* **SUPPLIED DATA**
--------

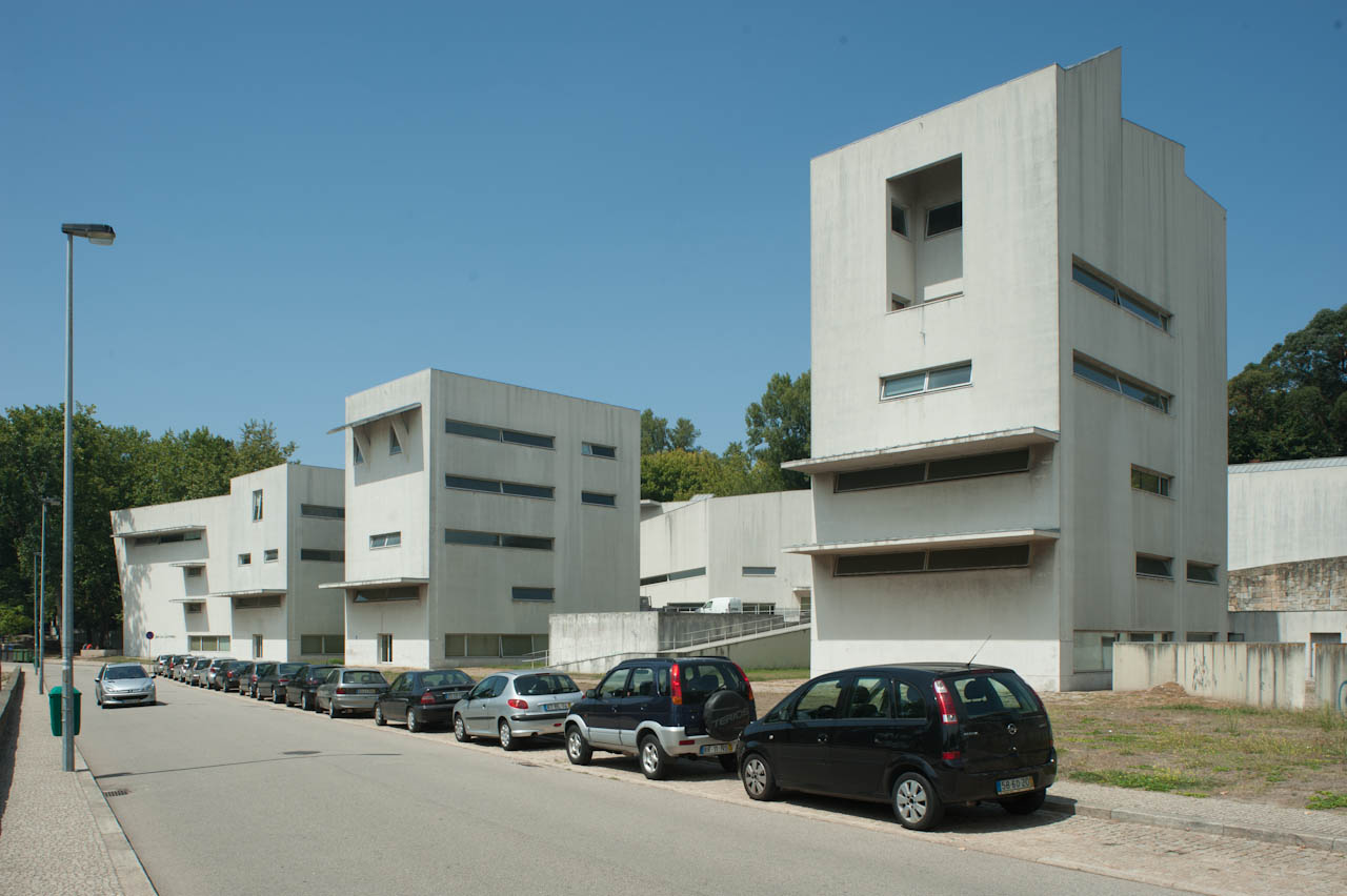 Escuela de Arquitectura de Oporto Alvaro Siza Vieira 1987-1994 Porto Portugal 2011-08-19
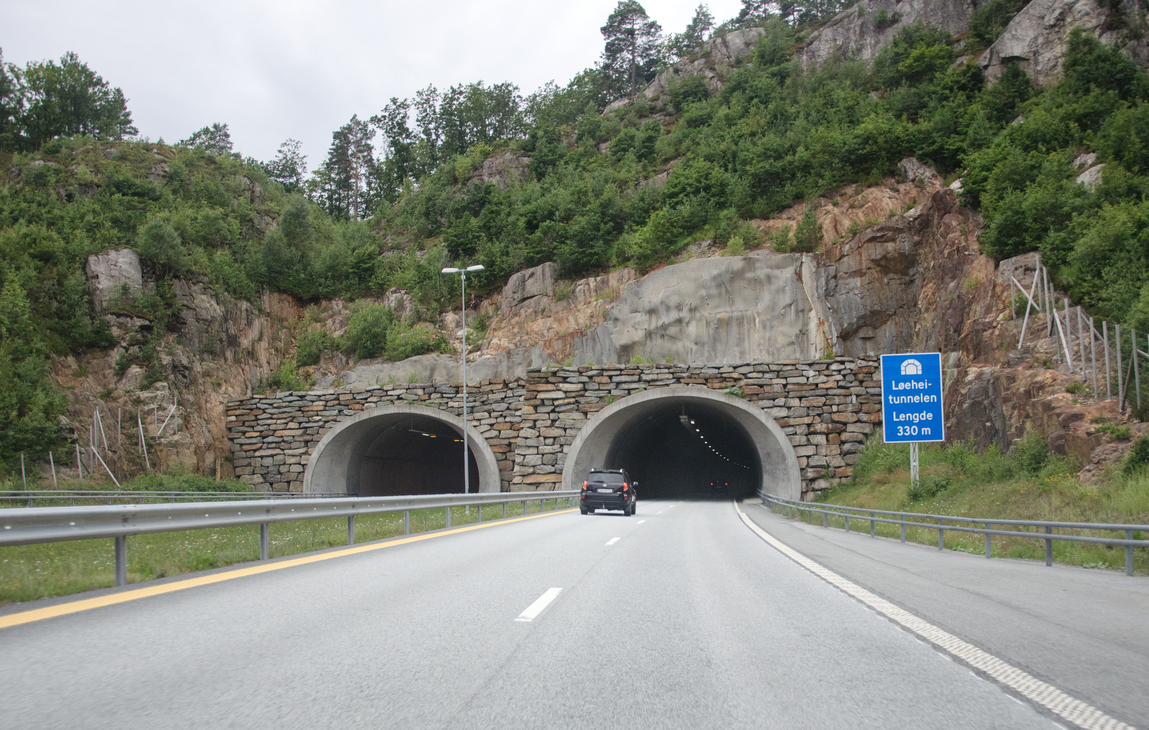 Løeheitunnelen på E18
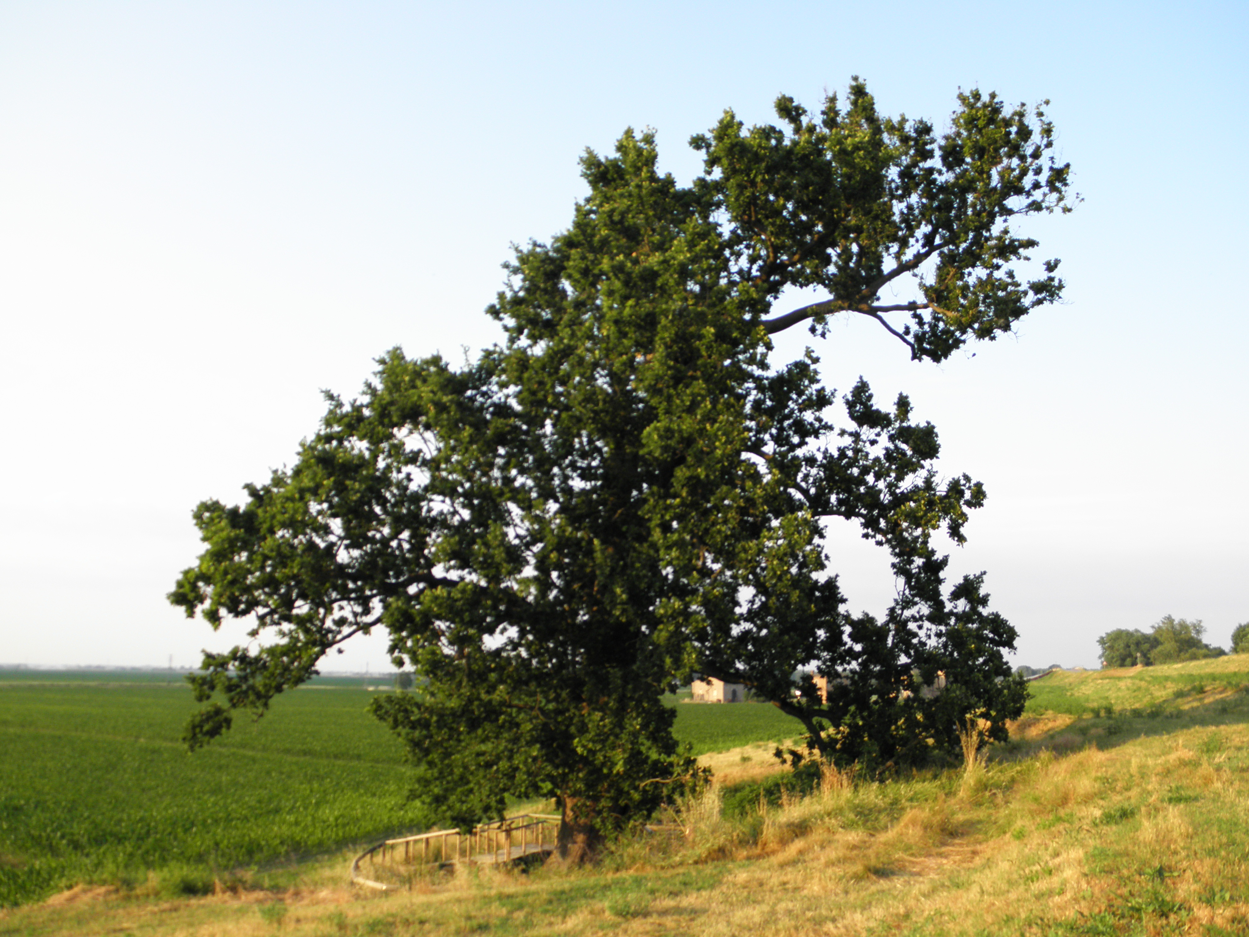 Ariano nel Polesine: la quercia secolare detta popolarmente "la rovra" (il rovere).
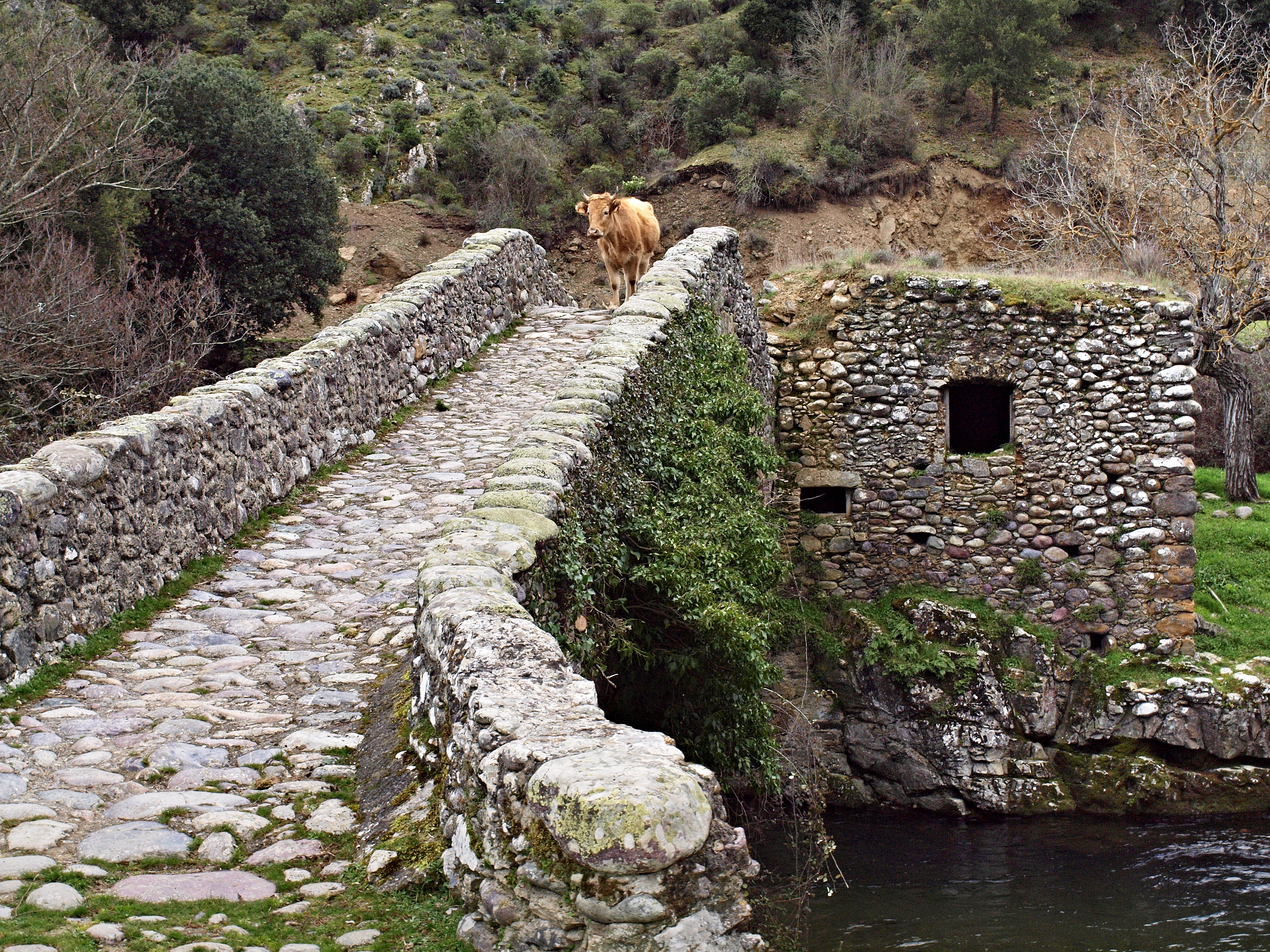 Castifao (Corsica) - Pont génois de Piana sur la Tartagine

--------

Quote verbatim the final run of lines in the material above, from the line that contains "Ariano nel Polesine: la" through the very last line, excluding any pictures.

 Ariano nel Polesine: la quercia secolare detta popolarmente "la rovra" (il rovere).
 Castifao (Corsica) - Pont génois de Piana sur la Tartagine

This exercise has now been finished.